Monday, November 08, 2004

 

JSH: At the Annals

I basically looked over the paper Advanced Polynomial Factorization, considered all the arguments and various comments from journals, editors and various people I've talked to about it, and rewrote and renamed it.

The result went to the Annals, which accepted it for review.

So, no, I'm not concerned about sci.math posters coming later and trashing the journal and yes I'm assuming few problems. After all, I've gone over every step in the argument repeatedly to quite a few people, from Barry Mazur, to Ralph McKenzie at my alma mater in-person, to, yes, Usenet posters.

There is no error.

And also, I'm not terribly concerned about how it will be handled by reviewers because I have so much information from what happened with the older paper.

Essentially, it's over, but I'm sure many of you will cherish your ability to continue to badmouth my work and act as if it's nothing for as long as you can because that's really all you can do at this point.
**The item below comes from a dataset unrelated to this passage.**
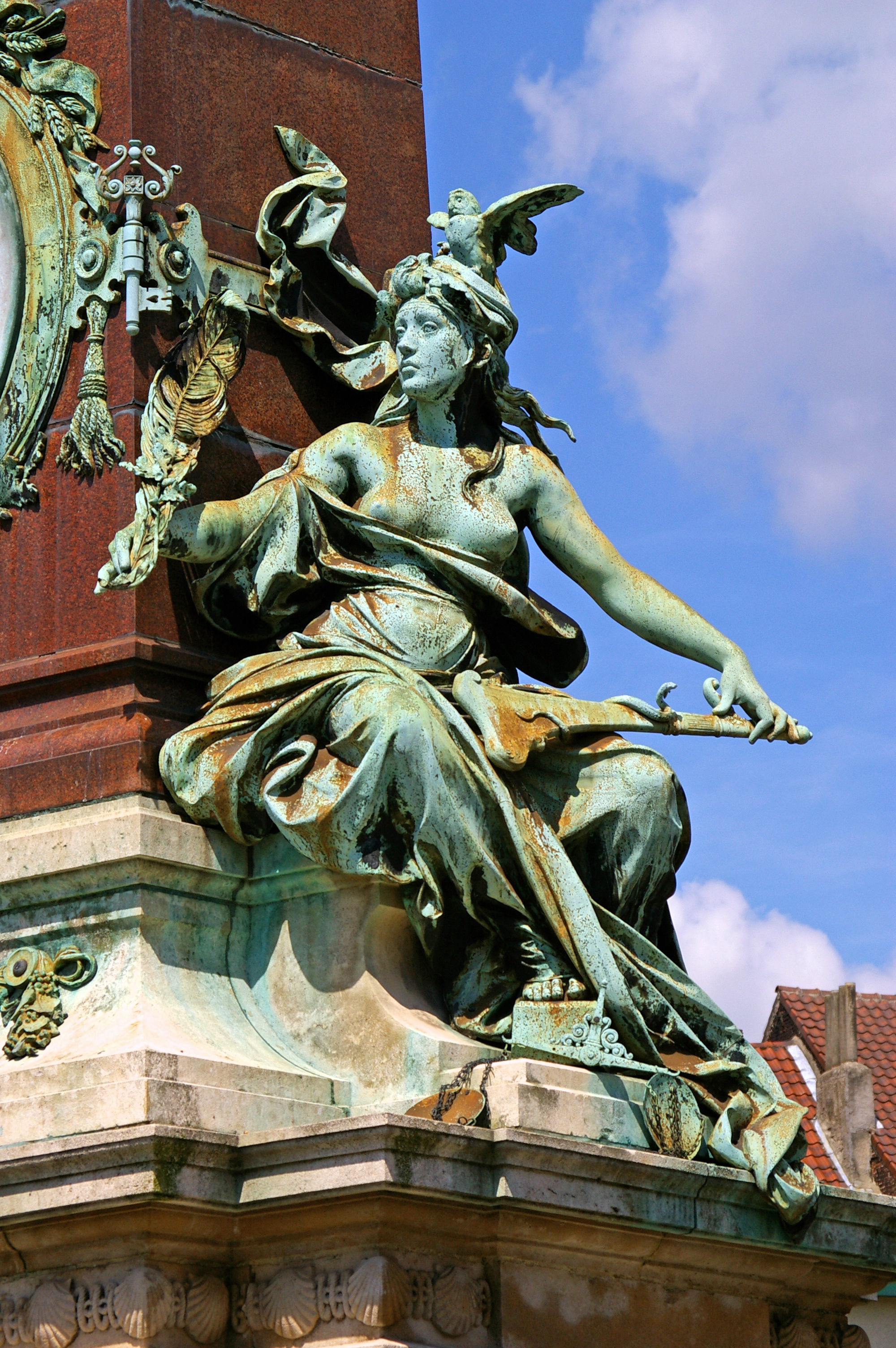 Quartier Maritime - Fontaine Anspach - «magistrature Communale» par Julien Dillens (1849-1904)

I have included non-polynomial factorization, stepped out each step, and noted the conflict with what follows from the ring of algebraic integers, and noted it as an error within the discipline.

The paper is quite solid.

I don't know how long you people have exactly, but you may have until next year, early.

So enjoy that time if you feel that being wrong is something to enjoy, and be thankful for whatever it is that you people are thankful for, as I wish you cared about mathematics itself.
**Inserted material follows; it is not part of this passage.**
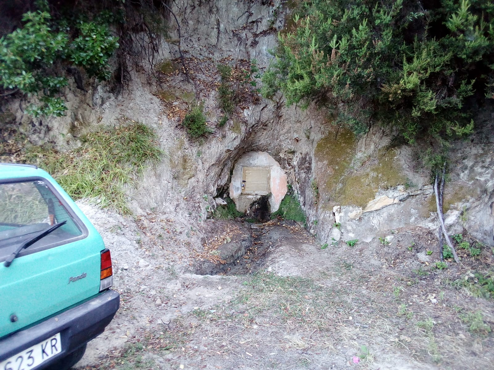 La fonte Morzidara

Sure, egos can get caught up in something, and it's hard to finally swallow your pride—I know—but at the end of the day if you care about mathematics then you care about what is TRUE, and your ego be damned.

At the end of the day, it's not really my work, but the world's. Information valuable to humanity is not something to be blocked, fought, and maligned becaus it makes you feel bad or scared.

Unfortunately, since humanity's beginning there have been minority groups who feel threatened by new information to the extent that they fight it, long past the point when the fighting should stop.

But there is progress because those people lose. And that is what you should really be thankful for.

Now, it's drift time. Waiting. Time to think. Time to consider before the hammer finally falls.